Resepsiyon görevlisi ısrarla Yunanca konuşuyordu. Annemle babam, dillerini
bilmediğimize onları zor ikna etti. Sonra İngilizce bilen görevli geldi. Biletlere bakıp konuştukça konuştu. Adam susmak bilmiyordu ve annem bu sırada kızarıp öfkeden duman çıkarmaya başladı.
Babam konuşulanları dedemle anneanneme sakince açıkladı:
“Aylar önceden aldığımız dörder yataklı iki kamaramız vardı biliyorsunuz. Fakat
Kavala’daki ofiste kayıt sırasında bizi farklı kamaralara yerleştirmişler.”
“Aaaa! Nasıl olur?” diye çığlık attı anneannem. Bayılacak diye korktum.
Annemle babamın tüm çabasına rağmen dördümüzü bir kamaraya, zavallı dedemi ise hiç tanımadığı insanlarla dolu başka kamaraya yerleştirdiler.
Şoku atlattıktan sonra hepimiz güvertede buluştuk ve Kavala’ya el salladık. Uykumuz
geldiğinde de portakal kasası kadar kamaramıza kapandık. Gece yarısı dev dalgaların
sallamasıyla uyandım. Ondan sonra da dedemi düşünmekten, yanlış limanda iner miyiz diye
endişe etmekten hiç uyumadım.
Sabah dokuzda Sakız Adası limanına yanaştık. Herkes rahat bir soluk aldı. Artık eve
dönmüş sayılırdık. Limandan çıkıp çarşı içinde çok sevdiğimiz börekçiye koştuk. Aldıklarımızla sahilde kahvaltı yaptık.

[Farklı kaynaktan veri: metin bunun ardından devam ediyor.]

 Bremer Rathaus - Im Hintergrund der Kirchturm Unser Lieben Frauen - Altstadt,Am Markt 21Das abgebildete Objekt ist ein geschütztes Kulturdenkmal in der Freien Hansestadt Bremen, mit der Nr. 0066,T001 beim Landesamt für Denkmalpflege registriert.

Altı gün süren, bin yedi yüz altmış beş kilometrelik gezimiz ve en önemlisi de bir gece
önceki sıkış tepiş, işkence gibi deniz yolculuğumuzu tamamlamıştık. Herkes çaylarını bunun
şerefine kaldırırken, annem onu fena hayal kırıklığına uğratan Yunan feribot şirketine sitem dolu mektubunu yazıyordu.

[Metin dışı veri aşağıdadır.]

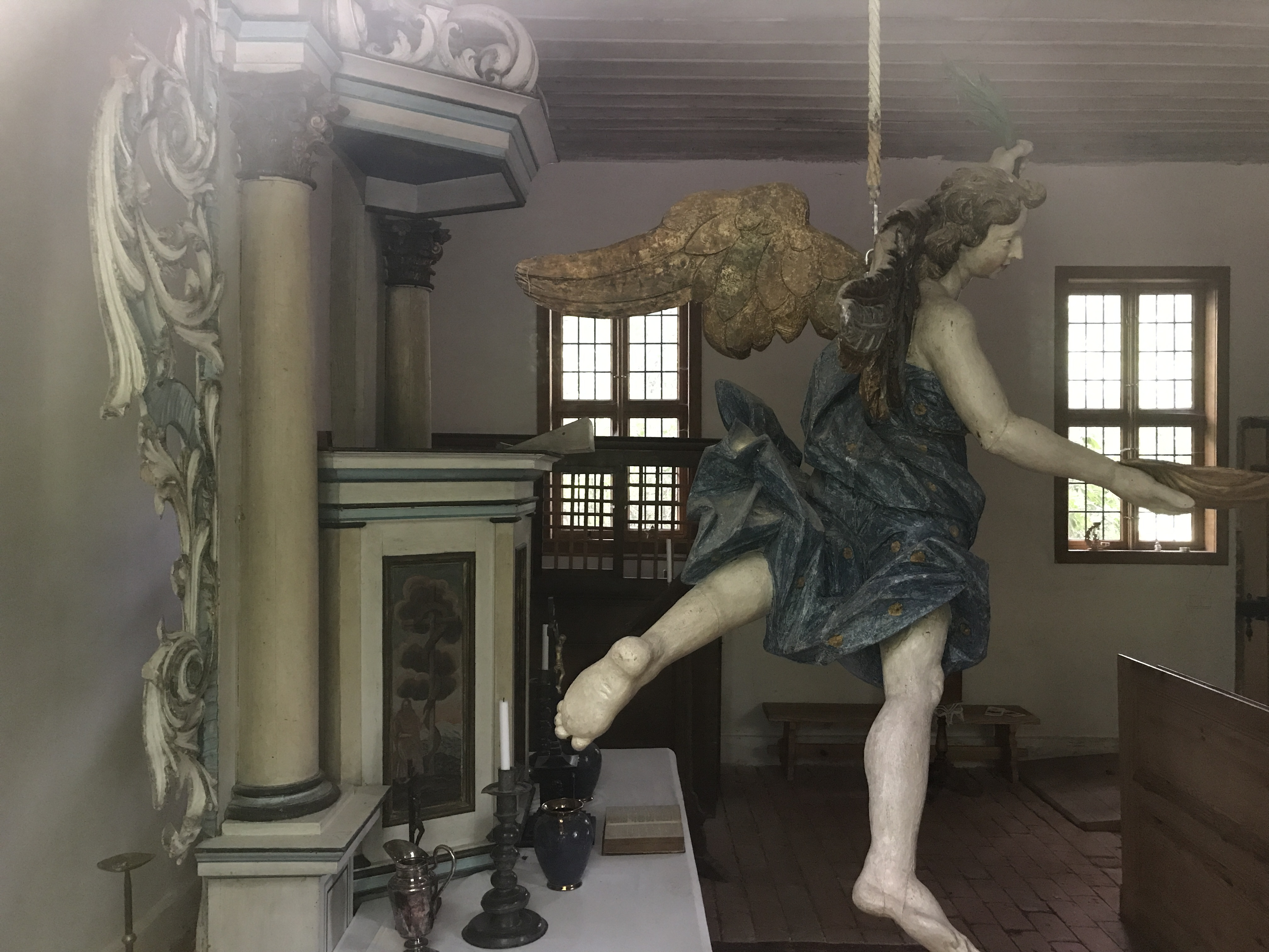 Die Dorfkirche Dahlen ist eine Fachwerkkirche aus der zweiten Hälfte des 17. Jahrhunderts in Dahlen, einem Ortsteil der Gemeinde Gräben im Landkreis Potsdam-Mittelmark. Im Innern hängt unter anderem ein Taufengel.

Manastır: Makedonya’nın Bitola kenti.
Şafak Ayini: 1916 yılından beri her yıl 25 Nisan günü Avustralya ve Yeni Zelanda’dan gelen halklar, Çanakkale’de savaşırken ölmüş yakınlarını anarlar.
RoboCop: Kask, eldiven, bot, pantolon ve monttan oluşan korumalı özel motosiklet kıyafetlerini robot, insan karışımı film karakterininkilere benzetiyor.

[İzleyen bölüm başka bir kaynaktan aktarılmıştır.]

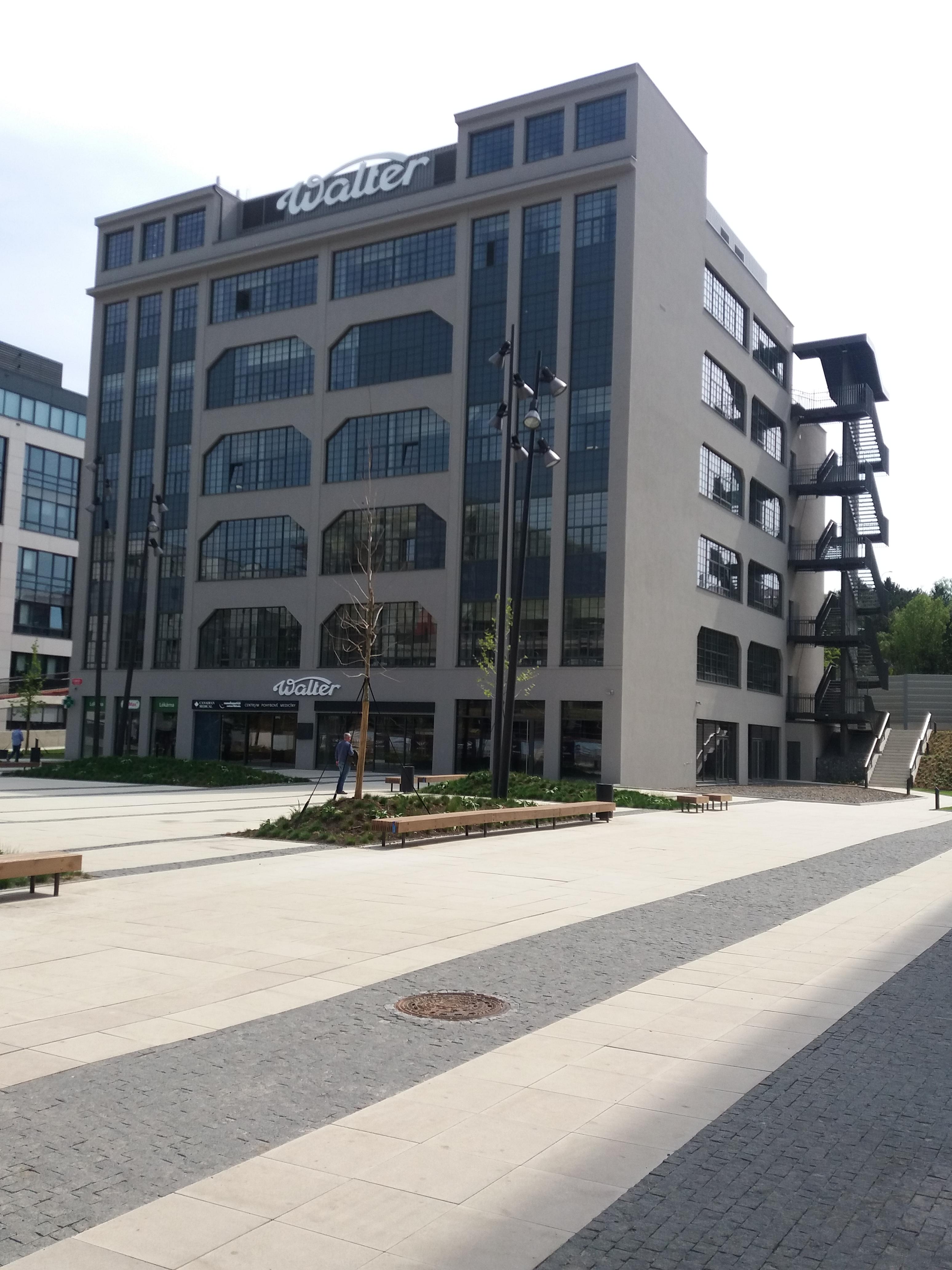 Jediná budova z původní továrny Walter dnes (bývalý "betoňák"), Walterovo náměstí 329/2.

Restorasyon: Eski bir yapıda bozulmuş, yıkılmış olan yerleri, bölümleri aslını bozmayacak bir biçimde onarma.
Chios: Sakız Adası’nın Yunan dilindeki adı.
Bu etkinlik Nilüfer Dinç Demirok tarafından hazırlanmıştır.
KONU: Aile üyelerinin çeşitli isteklerine göre planlanmış Türkiye'den Makedonya'ya uzanan bir seyahat.
TEMA: Aile birlikteliği, seyahat, keşif, farklı kültürler ve tarihi yerler.
ANAHTAR KELİMELER:
Seyahat, Aile, Gezi, Tarihi yerler, Motosiklet, Feribot
KIPIR KIPIR DÜŞÜNCELER:
1. Geziye çıkan aile kaç kişiden oluşuyor ve kimler bu gezide yer alıyor?
2. Aile, Çanakkale'ye gittiklerinde ilk olarak hangi ünlü yapıyı ziyaret ediyor?
3. Aile üyeleri seyahat sırasında sınırdan geçerken hangi duyguları yaşadılar anlatabilir misin?
4.Aile Selanik'te hangi ünlü kişinin evini ziyaret etti?
5.Gezi sırasında hangi doğa olayları ve manzaralar aileyi etkiledi? Bunlardan en çok hangisini beğendin?
KIPIRDATAN ETKİNLİKLER:
1. Fotoğraf Albümü Yapalım: Gezide ziyaret edilen yerlerin ve önemli anların resimlerini
(internet veya dergilerden kesilen resimler) kullanarak bir fotoğraf albümü hazırlayın. Her
resmin altına kısa bir açıklama ekleyin.
2.Aile Ağacı Çizelim: Gezinin ana karakterleri olan aile üyelerini gözden geçir. Sen de kendi
kendi aile ağacını çizip aile üyelerini tanıtabilir misin?
3.Seyahat Günlüğü Yazalım: Daha önce yapmış olduğun bir geziyi düşün. Bu gezinin bir
günü hakkında kısa bir günlük yazabilir misin? Bu günlüğü yazarken gezi sırasında neler
gördüğünü, neler hissettiğini yazabilir misin?
4.Harita Üzerinde Yolculuk: Türkiye ve Yunanistan haritalarını bul ve incele. Gezinin
geçtiği şehirleri (İzmir, Çanakkale, Dedeağaç, Kavala, Selanik, Manastır, Ohrid, Sakız Adası)
haritada bulabilir misin? Bu şehirleri birleştiren bir çizgi çizebilir misin?
Çok merak ettim oraları. Bir de etkinliklerde Seyahat Günlüğü ile Fotoğraf Albümünden bahsedilmiş ya ben ikisini birleştirmeyi düşündüm. Böylece gidip gezdiğim yerleri hiç unutmam.
Biz de Esra ile birlikte geziyoruz, ne güzel. anne kız dayanışması da çok hoş. emeğine sağlık Esracım.